Closed bioshot-dotcom closed 1 year ago
Hi!
This is the relevant portion of the docstring (not sure whether you had already seen it): https://github.com/giotto-ai/giotto-tda/blob/7b3e47d7debd48730dc96b49d39dce300625d793/gtda/mapper/cover.py#L35-L39
Let us know if you still have questions.
Thank you, yes actually I had already seen it, and I had also seen this:
In the case of a balanced cover, :meth:`left_limits_` and
:meth:`right_limits_` are computed as follows given a training array `X`:
first, entries in `X` are ranked in ascending order, starting at 1 and
with the same rank repeated in the case of equal values; then, the closed
interval :math:`(0.5, N + 0.5)`, where :math:`N` is the maximum
rank observed, is covered uniformly with parameters `n_intervals` and
`overlap_frac`, yielding intervals :math:`(\\alpha_k, \\beta_k)`;
the final cover is made of intervals :math:`(a_k, b_k)` where, for
:math:`k > 1` (resp. :math:`k < ` `n_intervals`), :math:`a_k` (resp.
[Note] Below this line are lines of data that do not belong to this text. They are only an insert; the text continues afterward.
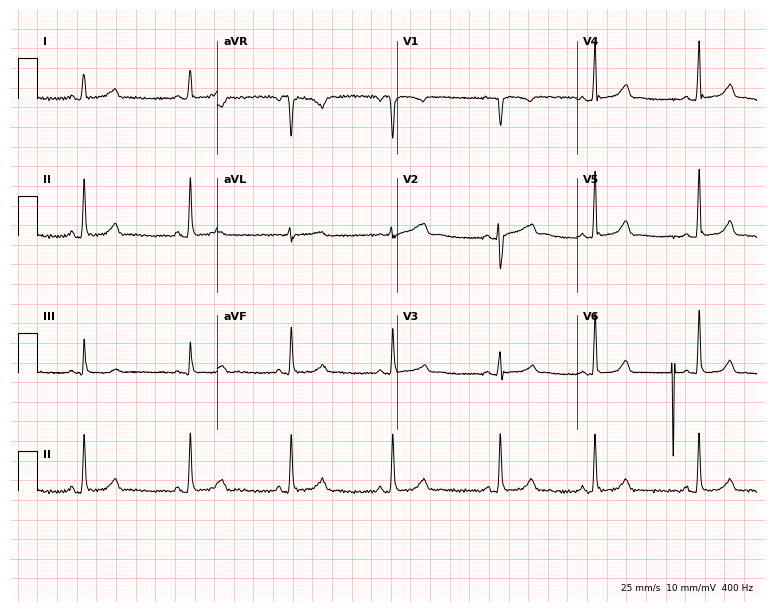
Resting 12-lead electrocardiogram (7.3-second recording at 400 Hz). Patient: a 21-year-old female. Read as a normal ECG.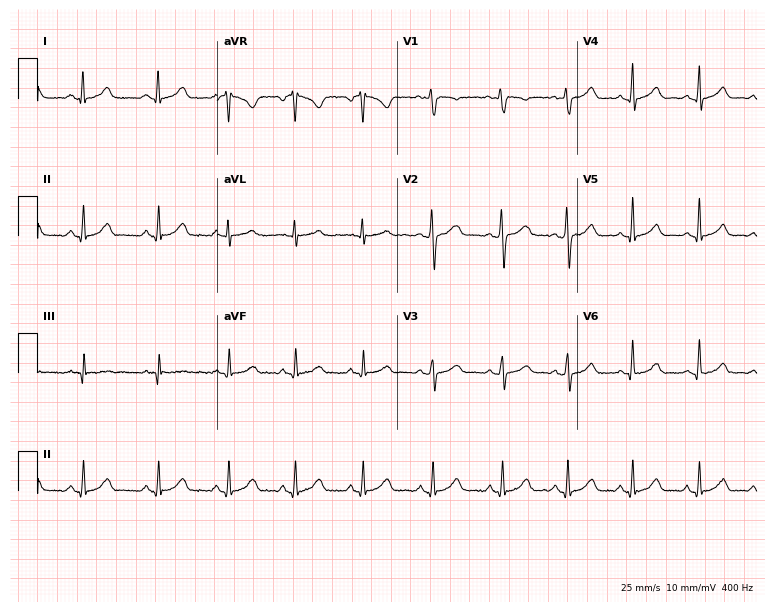
Resting 12-lead electrocardiogram (7.3-second recording at 400 Hz). Patient: a 30-year-old female. Read as a normal ECG.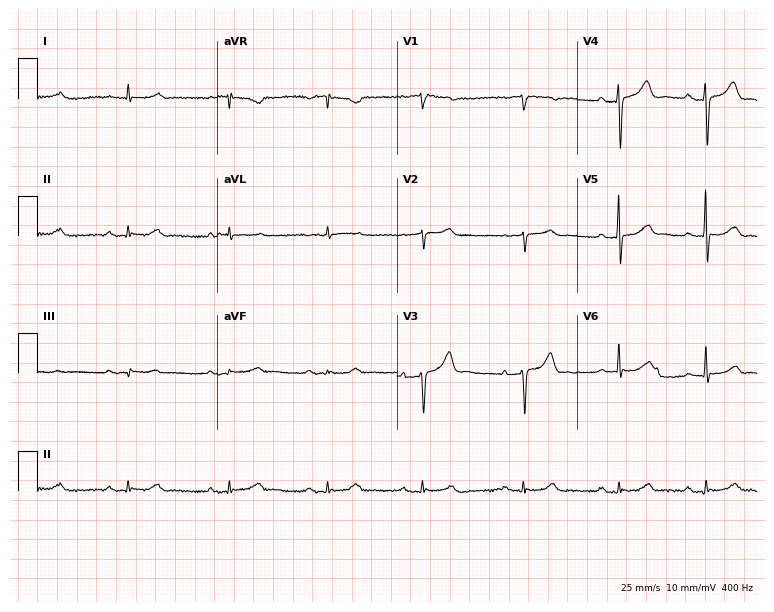
Electrocardiogram (7.3-second recording at 400 Hz), an 85-year-old male. Overall reading on record: normal ECG.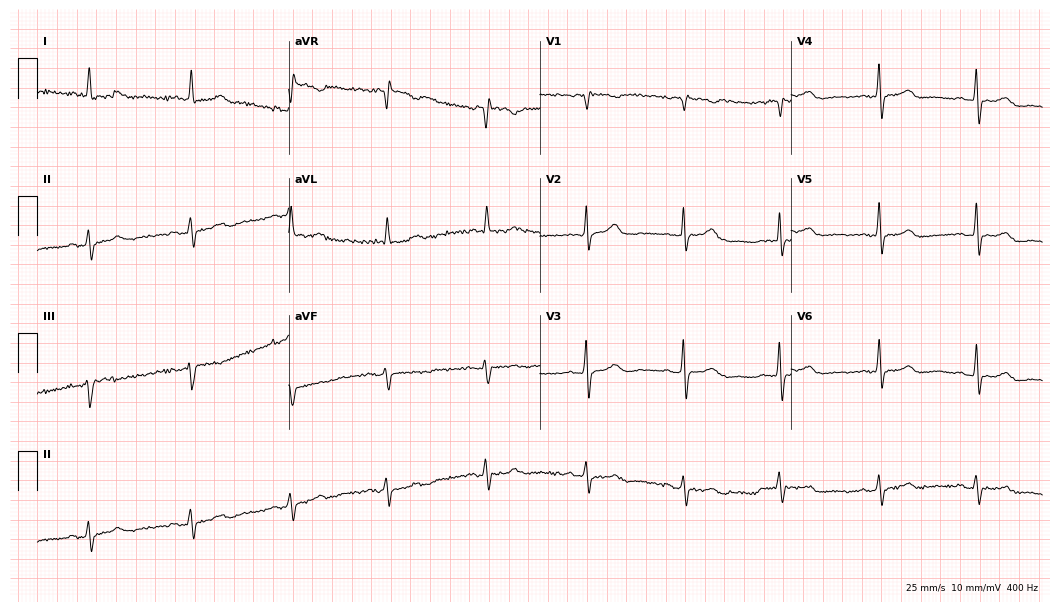
12-lead ECG from a 71-year-old female patient (10.2-second recording at 400 Hz). No first-degree AV block, right bundle branch block (RBBB), left bundle branch block (LBBB), sinus bradycardia, atrial fibrillation (AF) or sinus tachycardia recorded for this tracing. Only these six findings were labelled.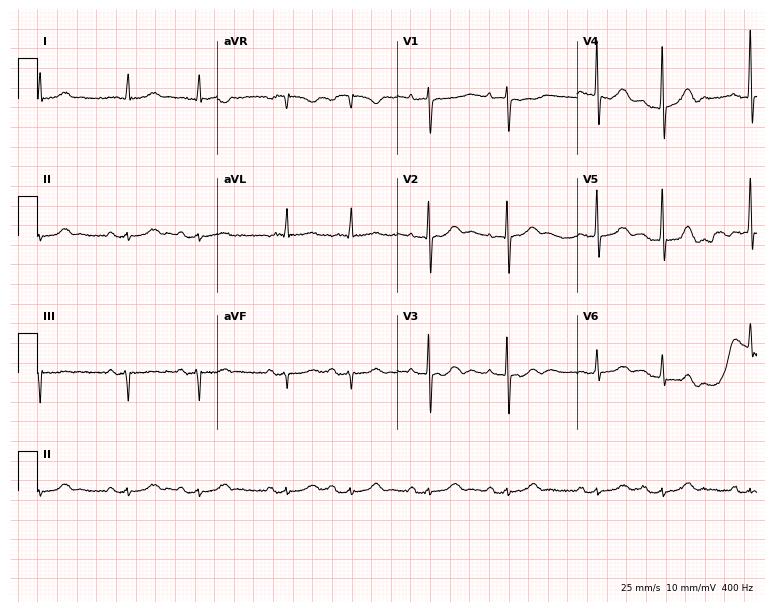
Electrocardiogram, a 72-year-old female. Of the six screened findings (first-degree AV block, right bundle branch block (RBBB), left bundle branch block (LBBB), sinus bradycardia, atrial fibrillation (AF), sinus tachycardia), none is recorded. Other findings, if any, are not listed.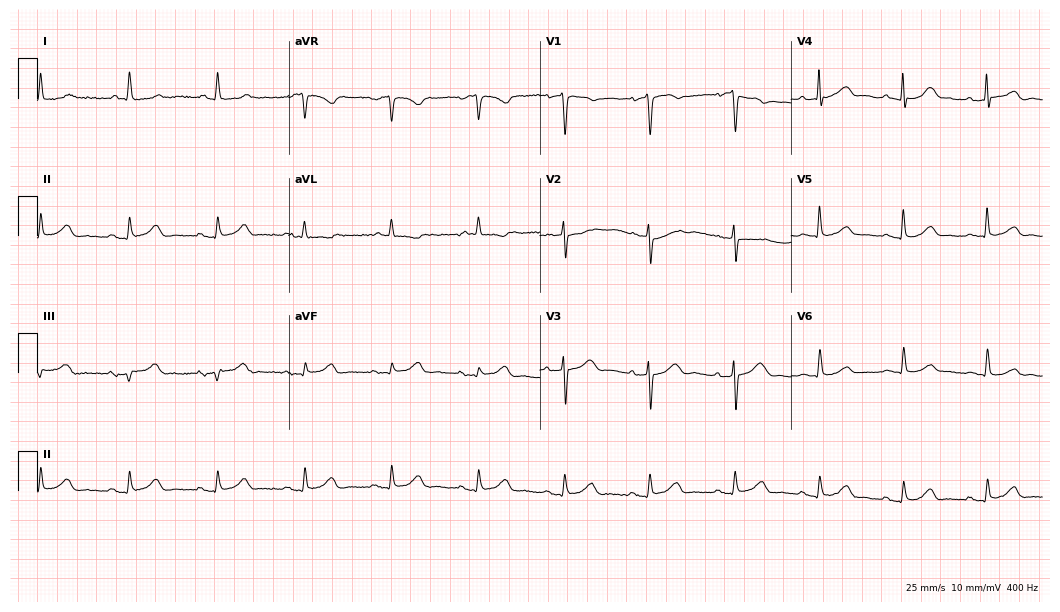
Electrocardiogram (10.2-second recording at 400 Hz), a 70-year-old female. Overall reading on record: normal ECG.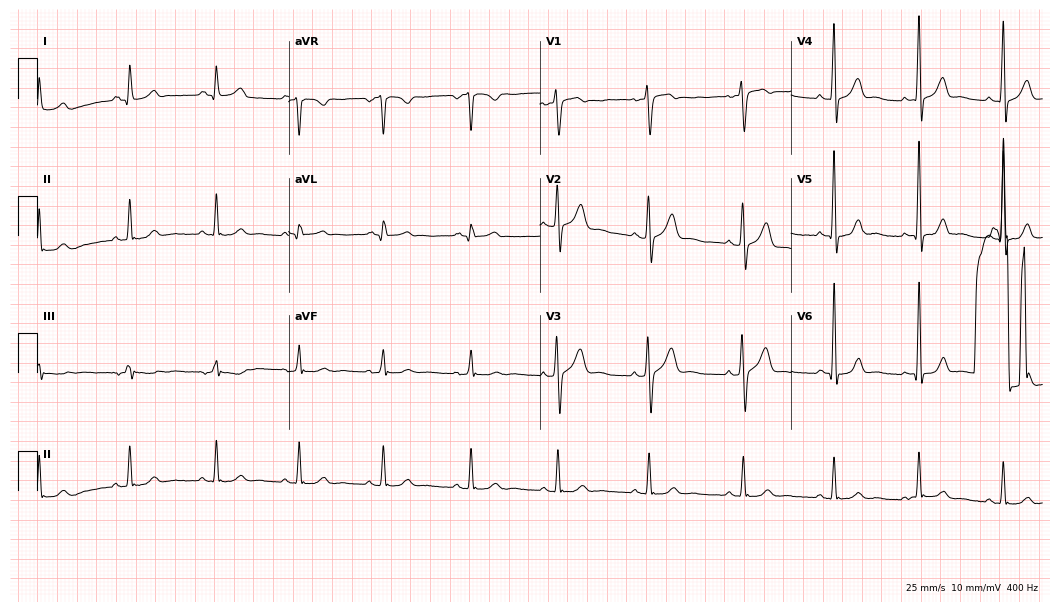
12-lead ECG from a male, 36 years old. No first-degree AV block, right bundle branch block (RBBB), left bundle branch block (LBBB), sinus bradycardia, atrial fibrillation (AF) or sinus tachycardia recorded for this tracing. Only these six findings were labelled.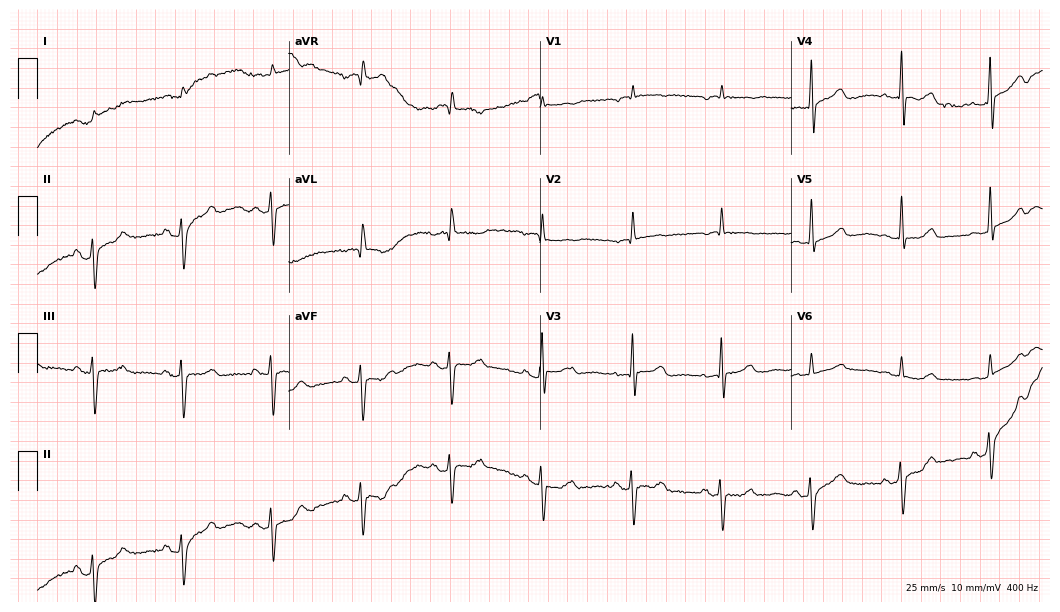
ECG — an 83-year-old man. Screened for six findings — first-degree AV block, right bundle branch block (RBBB), left bundle branch block (LBBB), sinus bradycardia, atrial fibrillation (AF), sinus tachycardia — none is recorded. Findings outside these six are not listed.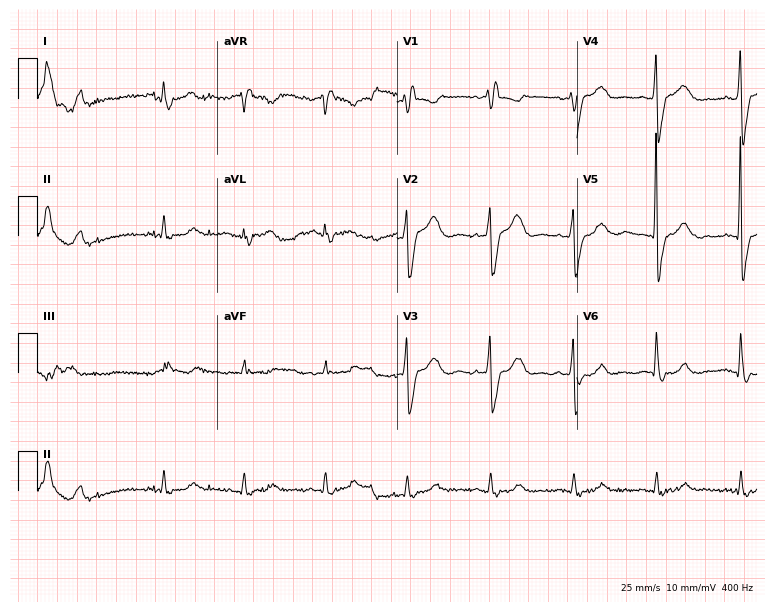
ECG — an 85-year-old male patient. Findings include right bundle branch block.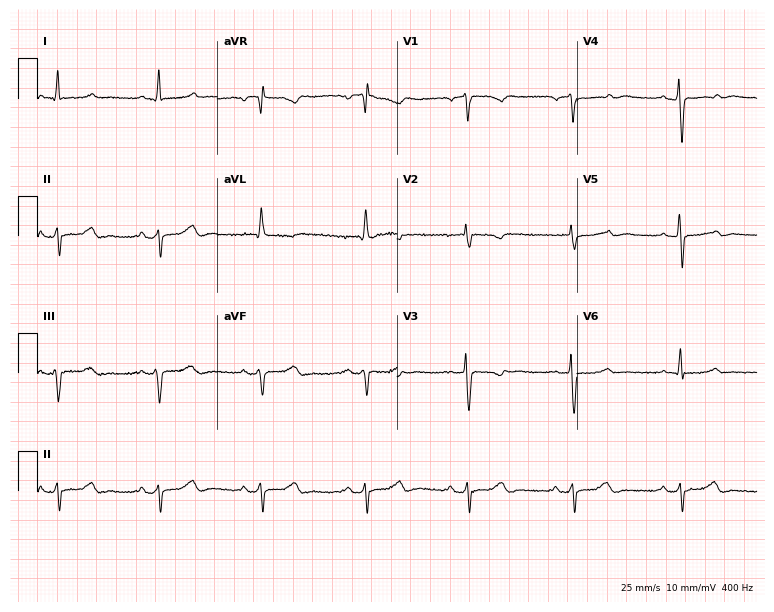
Resting 12-lead electrocardiogram (7.3-second recording at 400 Hz). Patient: a woman, 63 years old. None of these six findings is recorded: first-degree AV block, right bundle branch block, left bundle branch block, sinus bradycardia, atrial fibrillation, sinus tachycardia.

:math:`b_k`) is the value of any entry in `X` ranked as the floor (
resp. ceiling) of :math:`\\alpha_k` (resp. :math:`\\beta_k`).
So for example if my entry is X=[1,1,2,3,3,5,7,7,8,9,9,18,27] and the cover kind is uniform with defined n_intervals and overlap_frac my intervals will be x1=[1,1,2], x2=[2,3,3], x3=[3,5,7], x4 = [7,7,8], x5 = [8,9,9] x6= [9,18,27]. Which are the intervals in case of kind='balanced'?
Hi! I apologize for the slow reply. Here is your example and the and intervals computed by the cover:
from gtda.mapper import OneDimensionalCover
n_intervals = 6
overlap_frac = 0.2
cover = OneDimensionalCover(kind='balanced',n_intervals=n_intervals, overlap_frac=overlap_frac)
X = np.array([1, 1, 2, 3, 3, 5, 7, 7, 8, 9, 9, 18, 27])
cover.fit(X)
y = cover.transform(X)
print(f"- Cover:\n{y}")
print(f"- Left limits of each cover interval: {cover.left_limits_}")
print(f"- Right limits of each cover interval: {cover.right_limits_}")
- Cover:
[[ True False False False False False]
[ True False False False False False]
[ True True False False False False]
[False True False False False False]
[False True False False False False]
[False False True False False False]
[False False True True False False]
[False False True True False False]
[False False False True False False]
[False False False False True False]
[False False False False True False]
[False False False False True True]
[False False False False False True]]
- Left limits of each cover interval: [-inf 1. 3. 5. 8. 9.]
- Right limits of each cover interval: [ 3. 5. 8. 9. 27. inf]
The left_limits_
and right_limits_
attributes give you the open interval which produces the cover represented as a boolean array y
. The ith column of y
tells you what elements of X
are in the ith cover set ("interval"), as follows:
for i in range(n_intervals):
print(f"Cover set {i}: {X[y[:, i]]}")
Cover set 0: [1 1 2]
Cover set 1: [2 3 3]
Cover set 2: [5 7 7]
Cover set 3: [7 7 8]
Cover set 4: [ 9 9 18]
Cover set 5: [18 27]
As you can see, it does what it says on the "cover" (i.e. in the docstring): "approximately the same number of unique values from X
is contained in each cover interval." In this case, 2 unique values from X
are mapped to each cover interval.
I can't figure it out what CubicalCover(kind='balanced') does, any suggestions?